A fellow respiratory researcher says PRAGMA “… can give true insight into early changes and effects of treatment. It will also create a more targeted approach toward personalized medicine. Therefore, we should adopt these imaging methods into future clinical trials to continue the quest to offer sufferers of this devastating disease access to new treatments and a possible cure and, ultimately, an outlook on life that is similar to that of their healthy peers.”

PRAGMA is currently being used as an outcome measure in a number of clinical trials - the COMBAT-CF trial of azithromycin and the new SHIP-CT study of hypertonic saline in pre-schoolers. PRAGMA-CF has also been submitted to the European Medicines Agency, the organisation responsible for approving clinical trial outcome measures in Europe. Some pharma trials are also underway.

Tim hopes that PRAGMA-CF will become a standard measurement tool for CF lung disease in all young patients.

“Infants and young children stand to benefit the most from the many new medications and therapies becoming available, with the aim to prevent (rather than reverse) structural lung disease,” he says.
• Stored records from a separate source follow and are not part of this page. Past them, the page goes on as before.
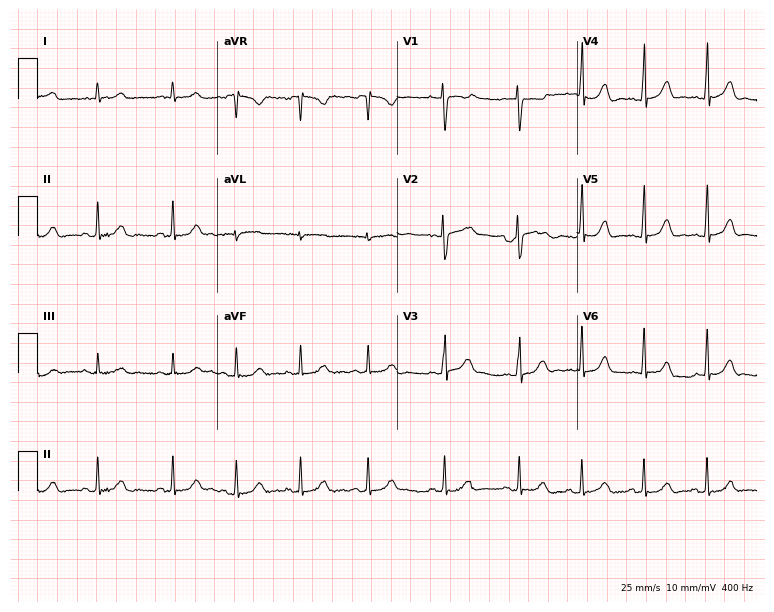
12-lead ECG from a female, 18 years old (7.3-second recording at 400 Hz). Recorded interpretation: within normal limits.
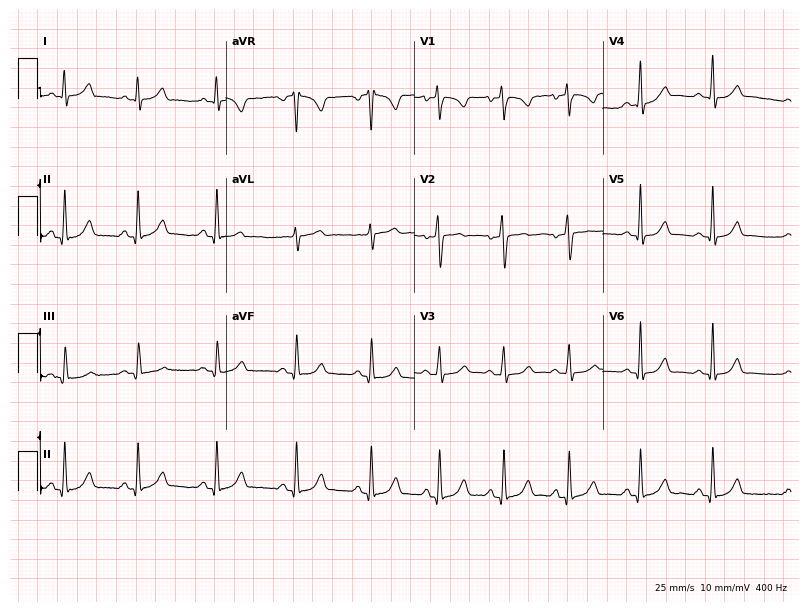
12-lead ECG (7.7-second recording at 400 Hz) from a female, 24 years old. Labelled as a normal ECG.
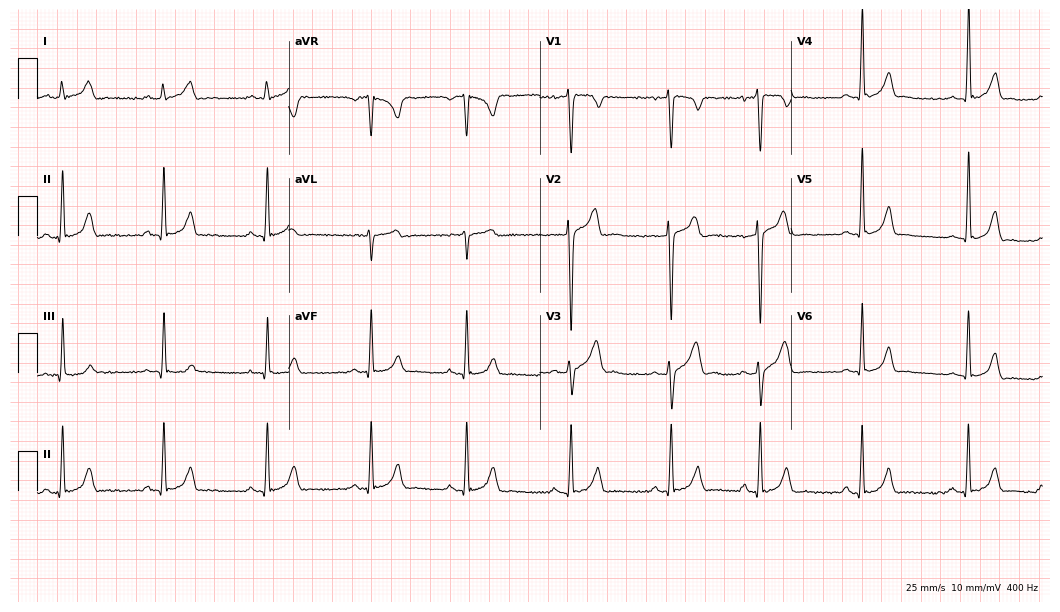
Standard 12-lead ECG recorded from a female patient, 17 years old (10.2-second recording at 400 Hz). Read as a normal ECG.
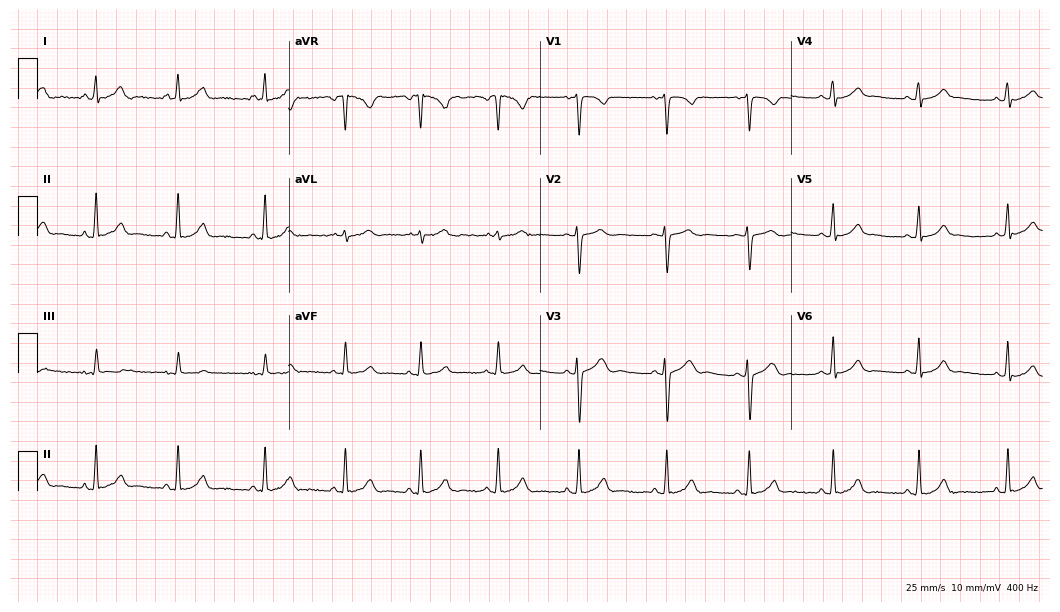
12-lead ECG from a 22-year-old woman (10.2-second recording at 400 Hz). No first-degree AV block, right bundle branch block, left bundle branch block, sinus bradycardia, atrial fibrillation or sinus tachycardia recorded for this tracing. Findings outside these six are not listed.
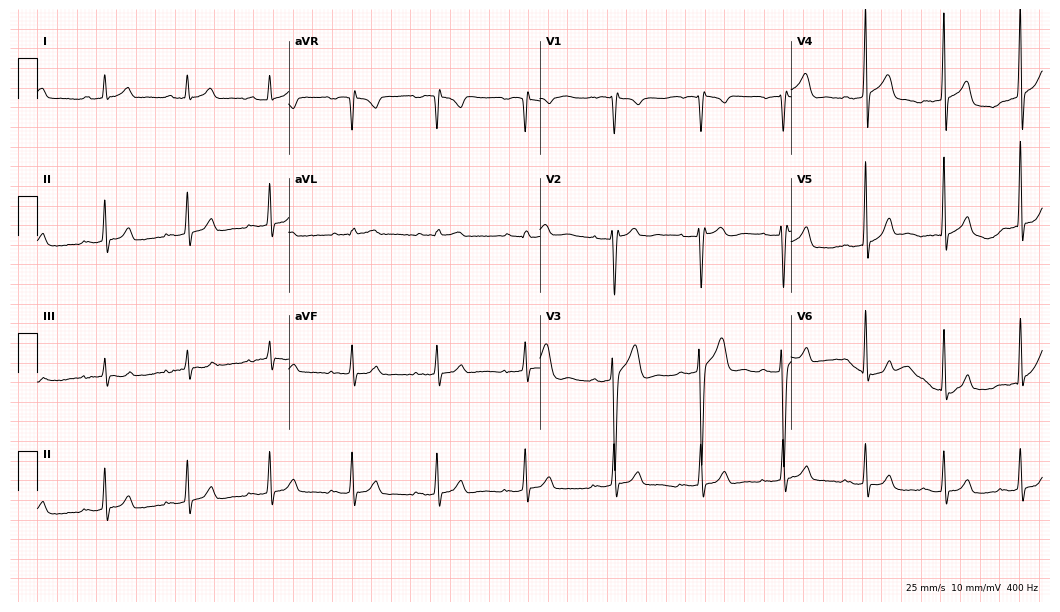
ECG — a male patient, 17 years old. Screened for six findings — first-degree AV block, right bundle branch block, left bundle branch block, sinus bradycardia, atrial fibrillation, sinus tachycardia — none is recorded.

“Without a reliable outcome measure, clinical trials in this age group have not been possible. We have shown that PRAGMA-CF is a reliable and sensitive outcome measure in children below six years: the first of its kind in the world.”

“My hope is that my research will help bring new therapies to babies and young kids with CF so we can prevent lung disease early. Prevention really is better than cure.”

What is cystic fibrosis?

Cystic fibrosis affects the lungs and digestive system because of a malfunction in the exocrine system, responsible for producing saliva, sweat, tears and mucus. There is no cure.

People with cystic fibrosis develop an abnormal amount of thick and sticky mucus within the lungs, airways and digestive system. This mucus traps bacteria in the lungs resulting in recurrent infections. Lung failure is the major cause of death.

Cystic fibrosis affects one in every 2500 babies born in Australia.

The CF gene must be inherited from both parents - and it is carried by one in 25 people.